DESCRIPTION: The ultimate goal of this project is to develop an immunotherapy for human immunodeficiency virus (HIV)-1 based on a spread-deficient cytomegalovirus (CMV)-derived vaccine expressing "tailored" antigens designed for maximal coverage of clade B epitopes. In non-human primate models, rhesus CMV-vectored vaccines demonstrated unprecedented protection against highly virulent simian immunodeficiency virus (SIV). After initial infection, SI was ultimately cleared from protected animals suggesting that CMV-vectors can provide a therapeutic effect in infected individuals. CMV vectors are unique in multiple aspects: they can induce and maintain high levels of circulating and tissue-resident effector memory T cells even when vectors are spread-deficient in vivo. Moreover, in the absence of viral gene products that control T cell priming, CMV vectors induce T cells to unconventional epitopes including MHC-II restricted CD8+ T cells. Importantly, CMV vectors can be used repeatedly and in CMV-positive hosts without loss of immunogenicity. HIV sequence diversity poses a challenge to HIV vaccine design. However, unlike prophylactic vaccines which strive to achieve the broadest possible coverage of HIV sub-species, therapeutic vaccines can be tailored towards the actual strains present in an infected individual. In this proposal, we will therefore test the hypothesis that a tailored vaccine cocktail selected from a small vaccine panel containing HIV antigens optimized for T cell epitope coverage of a given HIV clade are superior with respect to inducing "relevant" T cell responses as compared to non-tailored approaches. We will use novel algorithms to design tailored antigens that maximize epitope-matches and we will insert these antigens into a new human CMV-vector backbone developed at TomegaVax during phase I of this proposal. We will monitor epitope specific T cell responses against specific HIV-strains using a recently developed NHP model for HCMV. Based on these results, we will design our final vaccine cocktail. To facilitate manufacturing of HCMV vectors under good manufacturing practices (GMP) we will generate a complementing master cell bank based on preliminary data showing, for the first time, HCMV growth in a cell type previously used for the manufacturing of unrelated viral vaccines. Upon completion of this project, we will have a designed, characterized, and developed a manufacturing strategy to generate clinical grade HCMV/HIV vector products.

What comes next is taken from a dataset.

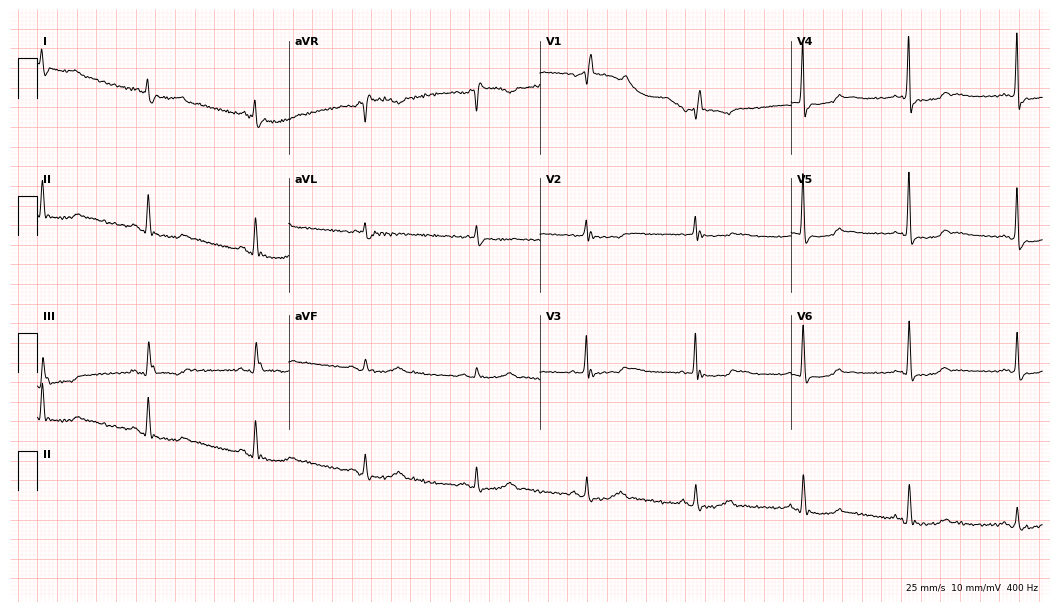
Resting 12-lead electrocardiogram. Patient: a 78-year-old male. None of these six findings is recorded: first-degree AV block, right bundle branch block (RBBB), left bundle branch block (LBBB), sinus bradycardia, atrial fibrillation (AF), sinus tachycardia.
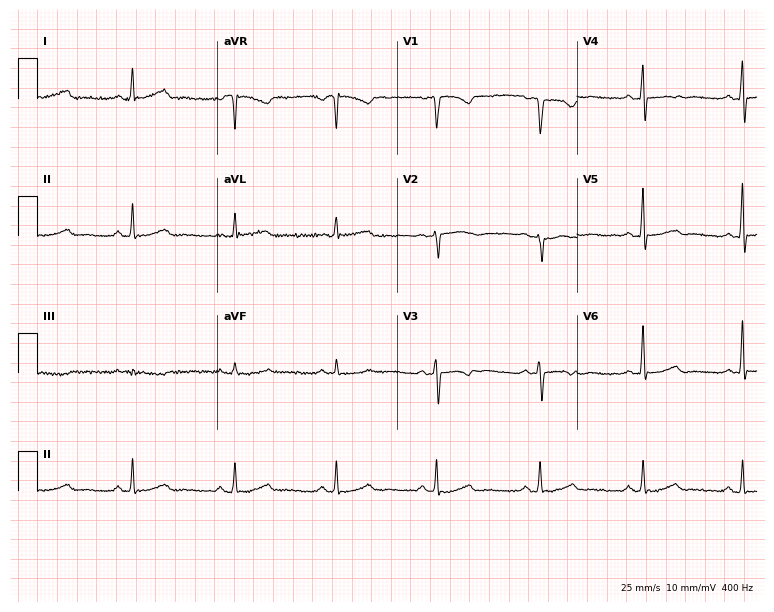
Resting 12-lead electrocardiogram (7.3-second recording at 400 Hz). Patient: a 57-year-old female. None of these six findings is recorded: first-degree AV block, right bundle branch block (RBBB), left bundle branch block (LBBB), sinus bradycardia, atrial fibrillation (AF), sinus tachycardia. Only these six findings were labelled.

产品说明：该项目的最终目标是开发一种基于传播缺陷型巨细胞病毒（CMV）衍生疫苗的人类免疫缺陷病毒（HIV）-1免疫疗法，该疫苗表达“定制”抗原，设计用于最大覆盖进化枝B表位。在非人灵长类动物模型中，恒河猴CMV载体疫苗表现出前所未有的针对高毒力猿猴免疫缺陷病毒（SIV）的保护作用。在初始感染后，SI最终从受保护动物中清除，表明CMV载体可以在感染个体中提供治疗效果。CMV载体在多个方面是独特的：它们可以诱导和维持高水平的循环和组织驻留效应记忆T细胞，即使当载体在体内扩散缺陷时。此外，在缺乏控制T细胞引发的病毒基因产物的情况下，CMV载体将T细胞诱导至非常规表位，包括MHC-II限制性CD 8 + T细胞。重要的是，CMV载体可以重复使用，并在CMV阳性宿主中使用，而不会损失免疫原性。HIV序列的多样性对HIV疫苗的设计提出了挑战。然而，与努力实现最广泛的HIV亚种覆盖的预防性疫苗不同，治疗性疫苗可以针对感染个体中存在的实际菌株进行定制。因此，在该提议中，我们将测试以下假设：与非定制方法相比，从含有针对给定HIV进化枝的T细胞表位覆盖而优化的HIV抗原的小疫苗组中选择的定制疫苗鸡尾酒在诱导“相关”T细胞应答方面是上级的。我们将使用新的算法来设计定制的抗原，最大限度地提高表位匹配，我们将把这些抗原插入到一个新的人CMV载体骨架开发的TomegaVax在第一阶段的建议。我们将使用最近开发的HCMV NHP模型监测针对特定HIV株的表位特异性T细胞应答。根据这些结果，我们将设计最终的疫苗鸡尾酒。为了促进按照药品生产质量管理规范（GMP）生产HCMV载体，我们将根据初步数据生成补充主细胞库，初步数据首次显示先前用于生产不相关病毒疫苗的细胞类型中的HCMV生长。完成本项目后，我们将设计、表征和开发生产策略，以生产临床级HCMV/HIV载体产品。